Quantumania Star Jonathan Majors Found The Perfect 'Villain Song' For Kang The Conqueror
Nothing beats a good villain theme. Yet despite being the world's dominant media franchise, the Marvel Cinematic Universe hasn't produced many memorable character themes (I'll defer an explanation to Every Frame a Painting), and there are even fewer villains with a signature leitmotif.
That doesn't mean they don't have unofficial villain songs, though. In a recent interview for the upcoming issue of Total Film, which hits shelves next Thursday, Jonathan Majors revealed he brought his own theme for Kang the Conqueror to the set of "Ant-Man and the Wasp: Quantumania." While director Peyton Reed and star Paul Rudd were listening to '80s New Romantic bands (including Adam and the Ants, naturally), Majors was getting into the mindset of a conqueror with the rap song "9mm." A track on David Banner's 2008 album "The Greatest Story Ever Told," the song features Akon, Lil Wayne, and Snoop Dogg.
The lyrics are just one part of the sound in "9mm," but their aggressive self-aggrandizing definitely fits a time-bending conqueror like Kang. Take the chorus, which gives the song its title and central motif:
I got a nine millimeter
Ready to go off any minute so you feel it (so you feel it)
Because of the law, I had to conceal it (to conceal it)
But if you f*** around you gon' make me reveal it, ay (ay)
"[It's] essentially just like the hardest villain song," Majors enthused. "It's got horn, it's got the fanfare, the pomp and circumstance of a legion — Alexander the Great and [Julius] Caesar and everybody — coming home." (Alexander the Great and Julius Caesar were among the character reference points Majors was given for Kang, alongside Genghis Khan.) "It's just wicked.
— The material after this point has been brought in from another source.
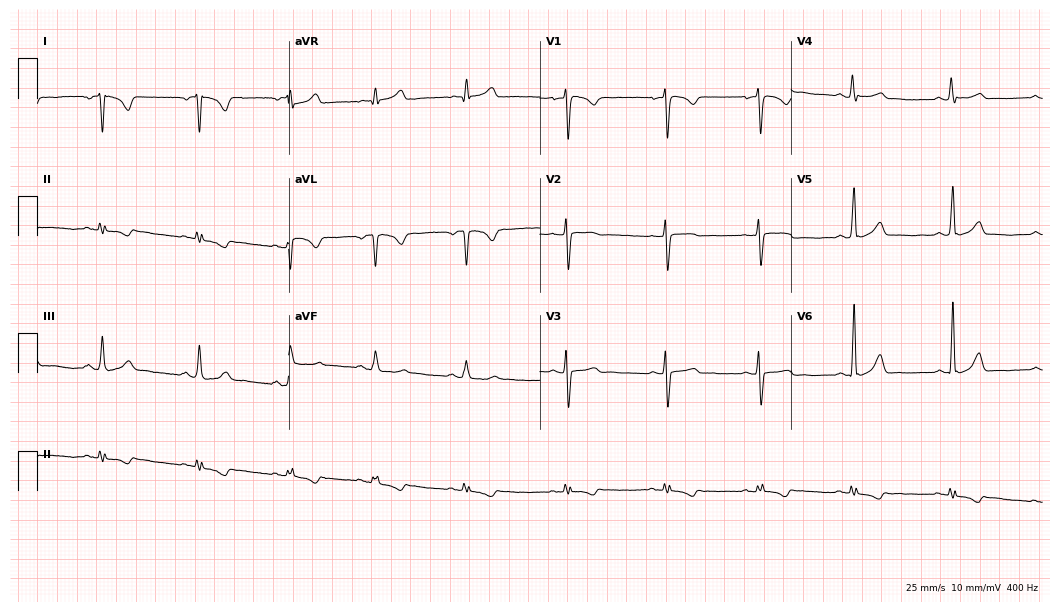
Standard 12-lead ECG recorded from a 23-year-old woman (10.2-second recording at 400 Hz). None of these six findings is recorded: first-degree AV block, right bundle branch block (RBBB), left bundle branch block (LBBB), sinus bradycardia, atrial fibrillation (AF), sinus tachycardia.

That song I would play on repeat cranked all the way up on set."
What's in a villain song?
The best villain songs in cinema history are ballads of malevolence, which leave you both swept up and horrified. Symphonic themes, meanwhile, are the perfect way to announce and sustain a villain's presence, as if their very being overpowers the film's sound. Who can't hum the horn-blaring rhythm of "The Imperial March," John Williams' theme for Darth Vader?
Villain songs don't even need to have words to tell a story about a character. Take Hans Zimmer's theme for Davy Jones in "Pirates of the Caribbean." The instrumental track opens with a soft music box, before abruptly rising in power to downright operatic levels, reflecting the tragedy of Jones' story. For a lyrical villain theme, it's hard to beat Alan Menken and Stephen Schwartz's "Hellfire," sung by Judge Claude Frollo (Tony Jay) in "The Hunchback of Notre Dame." Used in concert with nightmarish visuals, Frollo's lust for Romani girl Esmerelda burns his soul, but he vows to not leave himself denied.
Not to imply Western cinema has the market cornered here. Some of my favorite anime villain themes are Susumu Hirasawa's "Behelit," the ethereal theme of Griffith from "Berserk," and "Girei" (or "Courtesy"), the theme for "Naruto" villain Pain, in which composer Yasuharu Takanashi mixes an organ and choir hymn together to accompany a god puppeteering six mortal bodies.
Alas, we probably won't be hearing "9mm" in the film itself; we'll have to settle for YouTube edits and TikTok fancams dedicated to Kang. However, I do believe more superhero movies could use hip-hop-flavored scores. "Spider-Man: Into The Spider-Verse" and the "Black Panther" films are proof of how well that music fits with propulsive and action-focused storytelling.
"Ant-Man and the Wasp: Quantumania" releases in theaters on February 17, 2023.